4. The Church (1837)
The Church ruins are impressive, and you will feel them beckoning to you from the distance! We left the church for late in the afternoon and the afternoon sunlight streaking through the doorways were simply stunning!! The Church is an incredibly important building here at Port Arthur Historical Sites! Religion played a compulsory role in the reformation of the convicts here at Port Arthur. Up to 1100 people attended services here each and every Sunday. The families separate from the convicts, but here they came together to worship. Make sure to have a closer look at the decorative stonework and joinery here as a lot of these details were crafted by the boys from the Point Puer Boys’ Prison!
5. The Isle of the Dead (1833) and Point Puer Boys’ Prison (1834)
During your harbour cruise, you will get to have a look at two of the islands located close to the Port Arthur Main Site. The island closest to us in the photo below is the Isle of the Dead. A very ghostly island where around 1100 people were buried. All people who passed away were buried here on this island. You may also choose to pay for an optional tour to this island, to explore more about the history here.
The piece of land in the distance is the Point Puer Boys’ Prison. The boy convicts were separated from the adults in order to prevent bad influence from those older. This prison operated from 1834 to 1849 and holds an important title of being the very first juvenile reformatory in the British Empire. Most of the boys located here were aged between 14-17, and the youngest boy convict aged only 9 years of age. The boys prison focused on discipline together with education in the hopes to bring about reformed behaviour. You may also choose to take an optional tour here (at an additional cost to the entry ticket).
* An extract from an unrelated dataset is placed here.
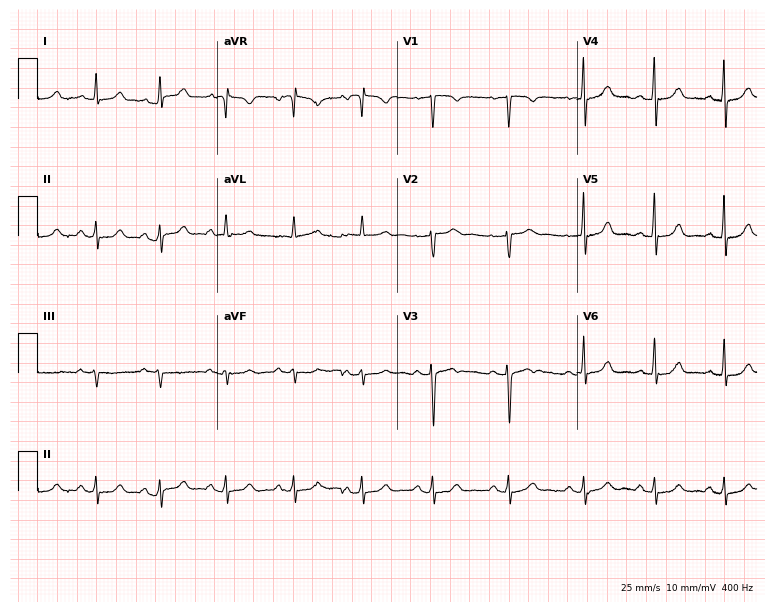
ECG — a 19-year-old female patient. Labelled as a normal ECG.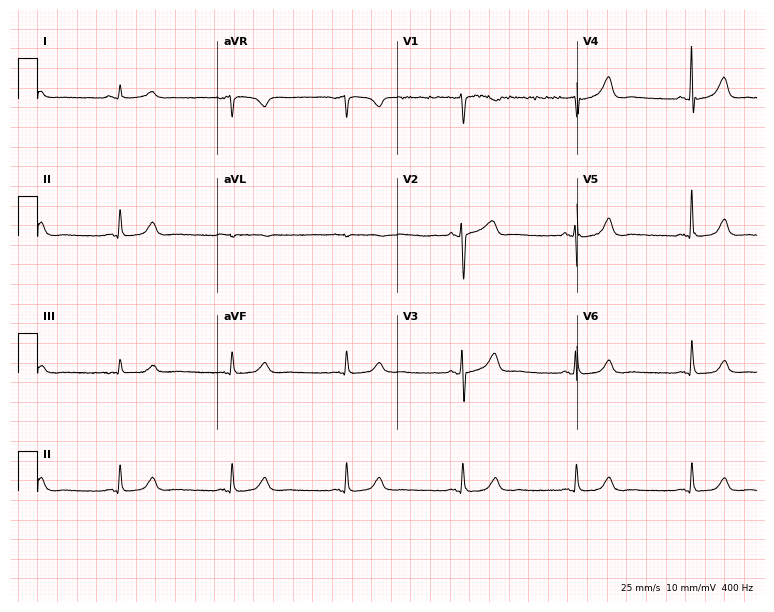
Standard 12-lead ECG recorded from a woman, 55 years old (7.3-second recording at 400 Hz). Read as a normal ECG.

Where is Port Arthur Historical Sites?
The Port Arthur Historic Sites is located on the beautiful Tasman Peninsula in the south east of Tasmania. There is heaps to explore is this region, so make sure to dedicate at least a few days of travels here.
The Port Arthur Historic Site is approximately 100km south east of Hobart and you will find plenty of transportation options that run from Hobart to the site.
Visit their website here.
You can also purchase tickets online and use their planning facility on there.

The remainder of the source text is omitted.